» Aim of the exercise
An exact copy of the lines, starting at the top of the listing and ending with the line that has "Altar da Igreja de Nossa Senhora do Ó", is the required answer. Pictures are not part of it.

» Source data

━━━━━━━━

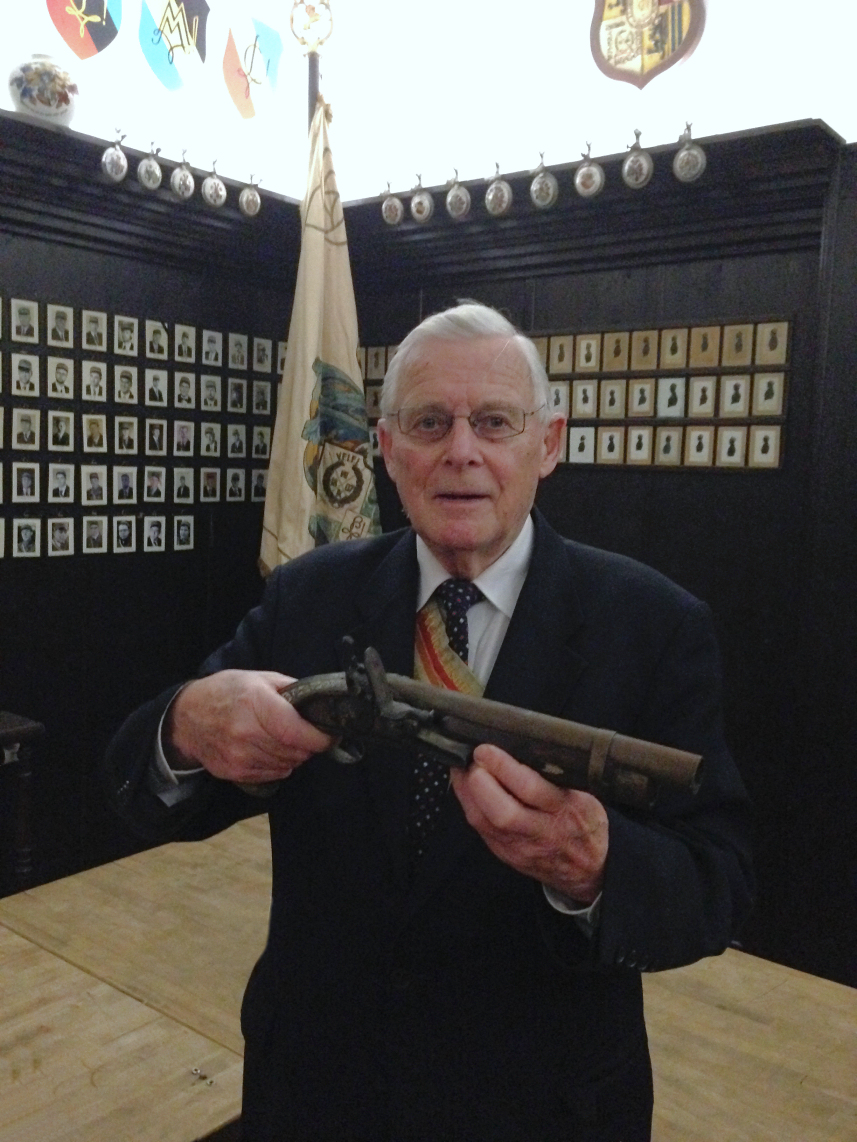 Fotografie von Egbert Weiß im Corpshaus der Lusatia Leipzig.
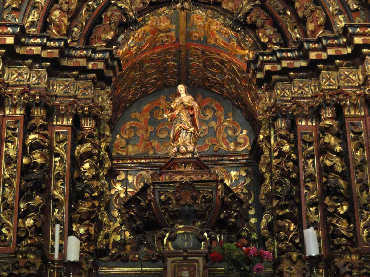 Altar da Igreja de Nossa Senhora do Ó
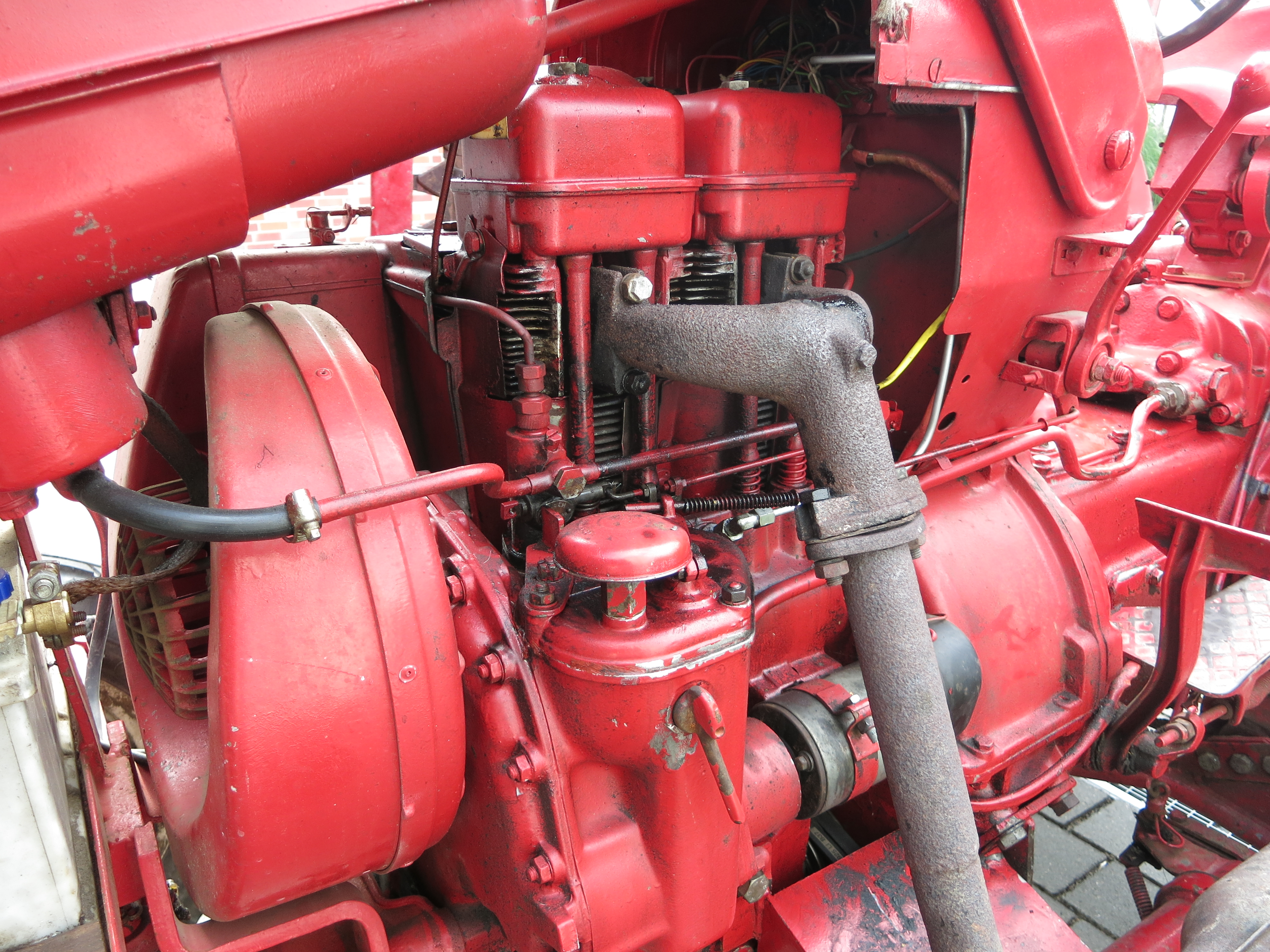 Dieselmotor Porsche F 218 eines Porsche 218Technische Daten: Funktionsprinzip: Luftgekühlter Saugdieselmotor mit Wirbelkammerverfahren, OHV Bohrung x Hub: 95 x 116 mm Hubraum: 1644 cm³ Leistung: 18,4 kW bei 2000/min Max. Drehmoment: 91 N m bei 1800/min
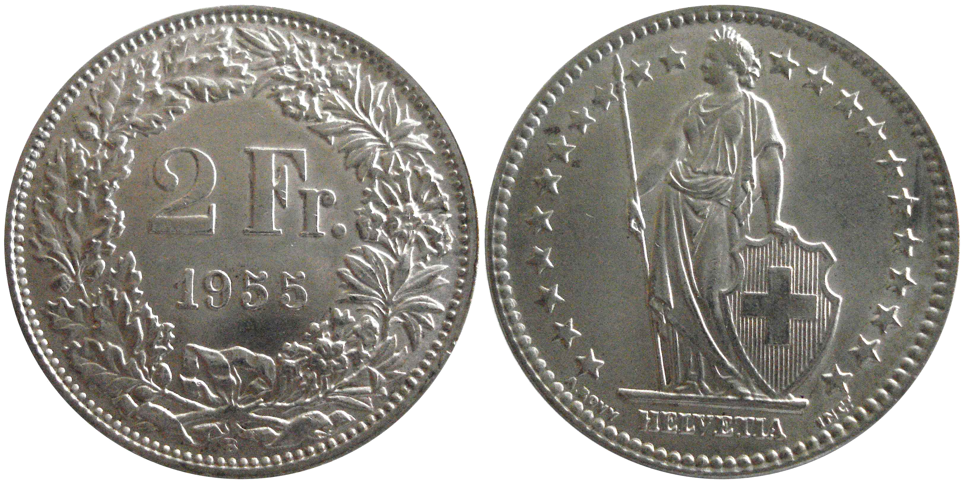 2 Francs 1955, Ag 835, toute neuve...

━━━━━━━━

» Reply
 Fotografie von Egbert Weiß im Corpshaus der Lusatia Leipzig.
 Altar da Igreja de Nossa Senhora do Ó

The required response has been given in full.